I'm working on generating some reports from the data and I'll be refining those over the summer. I'm looking for feedback on what types of statistics and queries you would like to see in the reports, so after you view them drop me a comment. I'll also be posting around on some message boards looking for feedback. I'll post blog entries as I load more teams, but you can always find the latest updates on the right-hand side of the website under the new Bruin Roar Football Statistics section.

For now, I've loaded all the games for UCLA from 2005 and 2006. I've also loaded in data for USC from 2006 as a comparison. My plan is to load all of the games from last season, for all of the teams we play in 2007, into the database. If I get a positive response from readers then I'll continue to post new reports, for that weeks game, during the season. I think it will definitely be a big resource for you arm-chair analysts out there.

Technical Details

For those of you interested in how the program works, please read on. If you find such computer-speak boring then you may want to check out now.

The program is written primarily in Java. I use the Apache Commons HTTP Client for retrieving the web pages with the play by play data. I then do a screen-scrap of the page and pull out just the play descriptions. Parsing the details of the play data isn't technically difficult but it did take up the most effort.

There are lots of subtle differences in the way plays are described, so finding every possible combination, and reliably extracting that information, has proven to be challenging. I also have to validate the results, as sometimes the original data is just flat out wrong. I try and fix what I can, but it is hard to catch everything as there are over 2,000 plays in a season for a typical team. The good news is that the data is probably 95% correct, so a few misclassified plays one way or the other wont impact the overall numbers much.

Once I have the data parsed, I store it into a pretty simple object structure in memory. I use Velocity to extract the object data out into different file formats. The main format is a set of SQL statements for inserting the information into a local MySQL database. I put everything into a single de-normalized table, just to make the report generation as quick and simple as possible.

To create the reports, I use a local instance of Tomcat running some JSP pages. I have another Java program that loops through all the teams and games, passes those as parameters to the JSP pages, and then saves off the HTML generated. Finally, I run a script that FTPs all the HTML documents to the web server and, viola, you have the reports.

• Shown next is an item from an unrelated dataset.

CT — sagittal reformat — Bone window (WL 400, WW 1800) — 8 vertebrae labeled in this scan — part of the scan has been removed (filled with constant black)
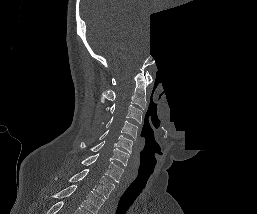
Box edges are left/top/right/bottom in pixels. This scan's labels start at C1 at the top and end at T1 at the bottom. 8 vertebrae labeled — C1 at left=111, top=71, right=152, bottom=85; C2 at left=100, top=69, right=149, bottom=109; C3 at left=106, top=103, right=142, bottom=123; C4 at left=102, top=117, right=138, bottom=139; C5 at left=99, top=130, right=132, bottom=153; C6 at left=80, top=140, right=129, bottom=167; C7 at left=81, top=153, right=123, bottom=182; T1 at left=55, top=169, right=114, bottom=198.

To run the whole thing for one team, for one season, takes less than 5 minutes. There are still a few manual processes in there, but I'm trying to automate the entire thing. I'm still tracking down bugs and refining the program, but I'm pretty happy with the way it works.

Enjoy!

3 comments:

Anonymous said...

Your counterpart is a Trojan.

Here is his website:
http://www.trojanfootballanalysis.com/index.html

--Bill

Anonymous said...

how do u arrive at time of possession?

CPBruinFan said...

I get the time of possession information from the same source as the rest of the data. The Play by Play page has information for each drive including the time of possession. I don't count time consumed on kick-offs, punts, or field goals.

The numbers in the reports may differ from the official numbers, but they should be pretty close. Everything is still in the early development phases and I still need to validate the drive information. Hopefully, I'll have everything ironed out before the start of the season.